Data Lakehouse — Goal 1¶

The MESA Lakehouse is the canonical record of metadata history for iRODS collections in MESA-enabled projects. It is built on the DuckLake lakehouse pattern: a Postgres catalog plus Parquet data files stored at <project_root>/.mesa/ducklake/ inside the iRODS project itself, so the metadata history travels with the data.

Stack¶

Layer	Technology
Query engine	DuckDB
Lakehouse format	DuckLake on Apache Iceberg + Parquet
Catalog	PostgreSQL (one catalog per project)
Storage	Parquet under `.mesa/ducklake/` in iRODS
Mirror	TACC Corral, OSN Pod

What it stores¶

For every AVU (attribute / value / unit) change made through a MESA MCP server, the Lakehouse records a versioned snapshot:

Field	Description
`project_id`	iRODS project identifier
`irods_path`	Path of the collection or data object
`attribute`, `value`, `unit`	The AVU triple
`actor`	User or service principal that made the change
`change_type`	add / update / delete
`note`	Optional human-readable annotation
`snapshot_id`	DuckLake snapshot — supports time-travel
`recorded_at`	UTC timestamp

This means you can answer questions like:

"What did this collection's metadata look like on 2026-09-01?" — via get_avus_as_of.
"Which user added the ENVO:biome tag to this dataset?" — via mesa_ducklake_search_changes.
"How has my project's metadata evolved over the last quarter?" — via Lakehouse SQL queries.

Public API¶

The Lakehouse is consumed through the Python library mesa-ducklake, which exposes a single entry point — DuckLakeClient. All other modules in mesa_ducklake are internal.

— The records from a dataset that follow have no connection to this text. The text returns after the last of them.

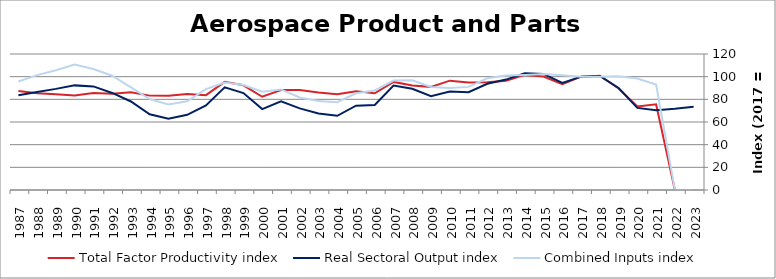
| Category | Total Factor Productivity index | Real Sectoral Output index | Combined Inputs index |
|---|---|---|---|
| 2023.0 | 0 | 73.529 | 0 |
| 2022.0 | 0 | 71.727 | 0 |
| 2021.0 | 75.648 | 70.344 | 92.988 |
| 2020.0 | 73.644 | 72.45 | 98.378 |
| 2019.0 | 89.629 | 90.034 | 100.451 |
| 2018.0 | 100.806 | 100.661 | 99.857 |
| 2017.0 | 100 | 100 | 100 |
| 2016.0 | 93.359 | 94.542 | 101.268 |
| 2015.0 | 100.175 | 102.45 | 102.272 |
| 2014.0 | 101.555 | 103.076 | 101.498 |
| 2013.0 | 96.476 | 97.415 | 100.973 |
| 2012.0 | 95.031 | 93.7 | 98.6 |
| 2011.0 | 94.897 | 86.35 | 90.993 |
| 2010.0 | 96.464 | 86.864 | 90.049 |
| 2009.0 | 91.003 | 82.785 | 90.969 |
| 2008.0 | 92.249 | 89.337 | 96.844 |
| 2007.0 | 95.381 | 92.112 | 96.573 |
| 2006.0 | 85.376 | 75.011 | 87.86 |
| 2005.0 | 87.217 | 74.409 | 85.314 |
| 2004.0 | 84.492 | 65.477 | 77.495 |
| 2003.0 | 85.997 | 67.579 | 78.583 |
| 2002.0 | 88.198 | 72.051 | 81.692 |
| 2001.0 | 88.243 | 78.289 | 88.72 |
| 2000.0 | 82.284 | 71.395 | 86.766 |
| 1999.0 | 92.376 | 85.511 | 92.568 |
| 1998.0 | 95.442 | 90.579 | 94.904 |
| 1997.0 | 83.713 | 74.541 | 89.044 |
| 1996.0 | 84.745 | 66.334 | 78.274 |
| 1995.0 | 83.144 | 62.802 | 75.534 |
| 1994.0 | 83.272 | 66.82 | 80.242 |
| 1993.0 | 86.289 | 78.115 | 90.527 |
| 1992.0 | 84.934 | 85.641 | 100.832 |
| 1991.0 | 85.685 | 91.42 | 106.693 |
| 1990.0 | 83.338 | 92.313 | 110.77 |
| 1989.0 | 84.444 | 89.215 | 105.65 |
| 1988.0 | 85.352 | 86.531 | 101.381 |
| 1987.0 | 87.334 | 83.633 | 95.761 |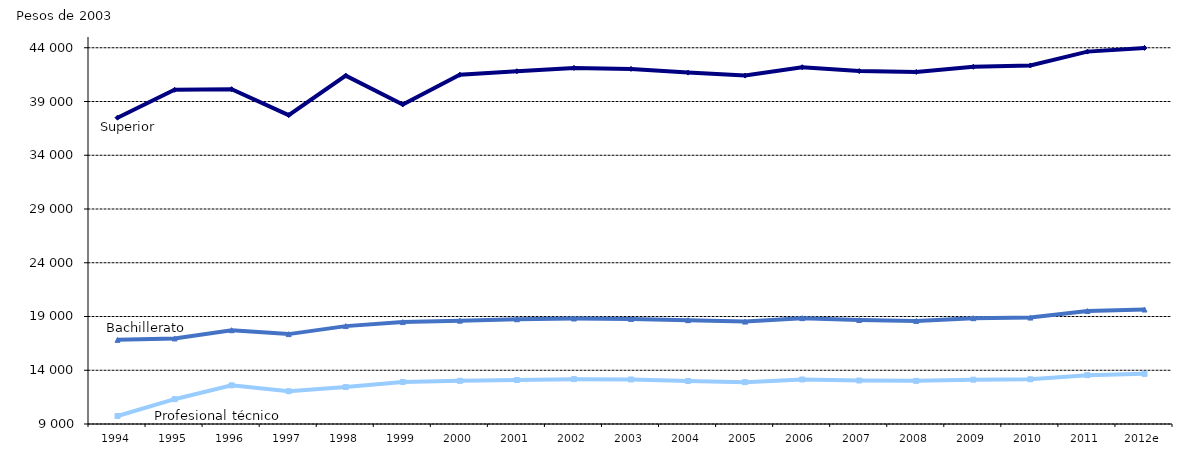
| Category | Profesional
 técnico | Bachillerato | Superior |
|---|---|---|---|
| 1994 | 9742.645 | 16828.206 | 37494.424 |
| 1995 | 11306.865 | 16960.297 | 40087.975 |
| 1996 | 12599.129 | 17724.198 | 40146.376 |
| 1997 | 12046.809 | 17361.577 | 37734.856 |
| 1998 | 12437.416 | 18105.099 | 41405.574 |
| 1999 | 12908.719 | 18479.851 | 38726.158 |
| 2000 | 13018.794 | 18615.658 | 41489.8 |
| 2001 | 13087.838 | 18744.446 | 41814.533 |
| 2002 | 13170.643 | 18815.204 | 42125.151 |
| 2003 | 13141.8 | 18774 | 42032.9 |
| 2004 | 13002.304 | 18659.795 | 41686.776 |
| 2005 | 12895.325 | 18525.679 | 41410.34 |
| 2006 | 13141.436 | 18847.586 | 42190.926 |
| 2007 | 13045.723 | 18671.691 | 41827.85 |
| 2008 | 13013.566 | 18590.808 | 41751.857 |
| 2009 | 13123.154 | 18841.623 | 42228.697 |
| 2010 | 13160.701 | 18901.007 | 42352.257 |
| 2011 | 13541.234 | 19507.422 | 43640.314 |
| 2012e | 13663.942 | 19650.051 | 43984.881 |

from mesa_ducklake import DuckLakeClient, AvuChange

with DuckLakeClient(postgres_dsn=..., irods_session=...) as client:
    project = client.register_project(
        irods_path="/iplant/home/alice/myproj",
        actor="alice",
        zone="iplant",
    )
    snap = client.record_changes(
        project_id=project.project_id,
        actor="alice",
        changes=[AvuChange(...)],
        note="Tagged file.csv with ENVO biome",
    )
    avus = client.get_avus(project.project_id, irods_path=...)

Performance targets¶

Metric	Target
Sub-second analytical queries	On benchmark dataset, leveraged compute
Catalog availability	≥ 95% business hours during the prototype
Daily backup	`pg_dump` snapshotted to iRODS automatically

Backup and recovery¶

The Postgres catalog is backed up daily by a pg_dump job that writes the dump into the project's iRODS collection (.mesa/ducklake/backups/). The Parquet files live in iRODS already, so the full catalog can be recovered from iRODS alone — no separate backup system is required.

See the mesa-ducklake operator guide for recovery procedures.